Miralax is also generally effective-even more, according to a 2014 meta-analysis, that magnesium hydroxide (Magnesia milk), lactulose, mineral oil, Psilio fiber, and fructose. The authors of the study concluded that it is also safe, with minor side effects such as diarrhea, nausea, abdominal distension and vomiting.

For these reasons, I prescribe Miralax daily, but I do not love this material.

Although it is effective in the softening of stools, PEG 3350, often not to clean completely off a child’s rectum. The rectum stays stretched and flexible, like a worn sock, and therefore does not have the necessary tone to evacuate completely or the sensation of signaling to the child that is time to poop.
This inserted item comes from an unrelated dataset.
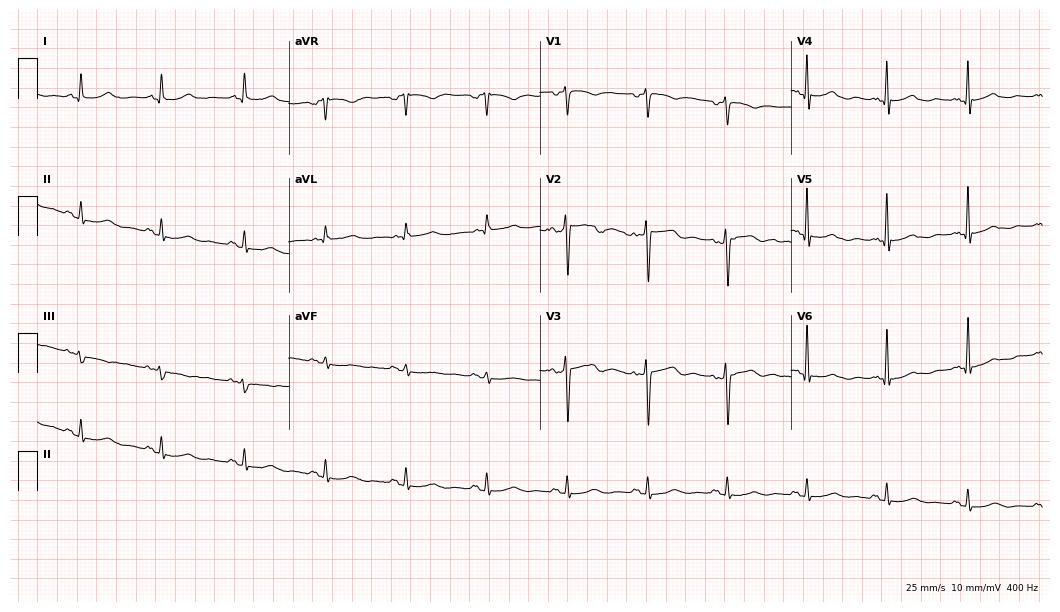
12-lead ECG (10.2-second recording at 400 Hz) from a man, 60 years old. Labelled as a normal ECG.

Just a completely clean-out rectum can recover sufficiently, which is why I usually prescribe enemas for my severely constipated patients. Enemas have been proven in rigorous studies to resolve enuresis and encopresis, and yes, enemas are safe for children. As a whole, my patients receiving enemas get much better results than those who use Miralax.

The problem: Most parents simply won’t give their children constipated enemas, insisting that the child will decline. (My experience proves otherwise, it’s parents designing their fears about their children.) Even a lot of pediatricians aren’t going to pass near enemas. A doctor told a patient of mine that enemas are “cruel and unusual punishment.” That’s a farce, too.
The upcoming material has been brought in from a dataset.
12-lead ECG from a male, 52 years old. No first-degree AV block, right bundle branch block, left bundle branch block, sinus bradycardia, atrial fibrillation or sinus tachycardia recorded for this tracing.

So I just prescribe Miralax all the time. And while it’s not as effective as enemas, he does a job OK.

“But Miralax is not natural”

Many people oppose Miralax, alleging that he “is not natural.” That’s absolutely true, and I wish I never had to prescribe it. However, they convey around a rectum full of poop for a whole childhood, a common scenario these days, is not natural, either and can have serious and long-term consequences.

Also unnatural: walking around with a tube inserted through your abdomen into your colon so you can expel poop with liquid laxatives. However, this scenario, known as a cecostomy, is becoming more common in children whose severe constipation has passed without treatment for years.

Getting a clean constipated child is critical, and laxatives can be an effective approach. As one of my colleagues, a pediatric gastroenterologist, said to me: “Parents are afraid of the consequences of giving their kids laxatives, but what about the consequences of taking part of the June 1-year-old colon? Many people don’t realize how serious the cost of under management can be. ”

This physician has already conducted more than 100 cecostomies in children whose two extended points are permanently damaged from constipation and sent over a handful of his patients with the worst case to the surgeons to Colostomies.

I don’t think parents should stop giving their children MiraLAX just because small amounts of toxins were discovered in eight samples in 2008. At the same time, I urge parents and pediatricians to give enemas a second glance.

Ultimately, no matter which method is used to drain clogged rectum of a child (since this method does not harm the child, of course). What matters is that child’s bowels completely empty on daily basis, so that the boy does not appear in the ER with painful urinary tract infections or opt out of the sleep-away field because it wets the bed.

I hope the strong light shone in Miralax will help illuminate our nation’s epidemic of pediatric constipation, leading to prevention strategies, faster diagnostics, and more effective treatment for these children.